Activity
Could you return every record below word for word, leaving out the pictures?

----- The input

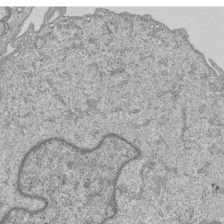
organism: Human
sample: MDA-MB-231 cells
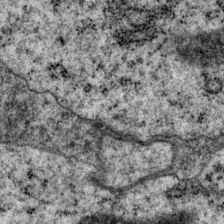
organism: P. pacificus
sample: Pharynx
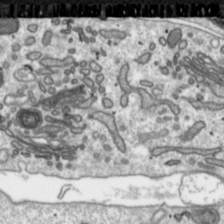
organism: Toxoplasma gondii
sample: Parasites in a vacuole inside a host cell
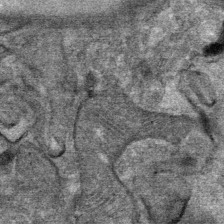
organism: Mouse
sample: Mouse Salivary gland
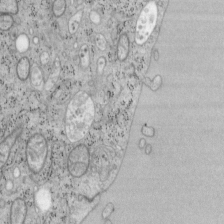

----------

Solution
organism: Human
sample: MDA-MB-231 cells
organism: P. pacificus
sample: Pharynx
organism: Toxoplasma gondii
sample: Parasites in a vacuole inside a host cell
organism: Mouse
sample: Mouse Salivary gland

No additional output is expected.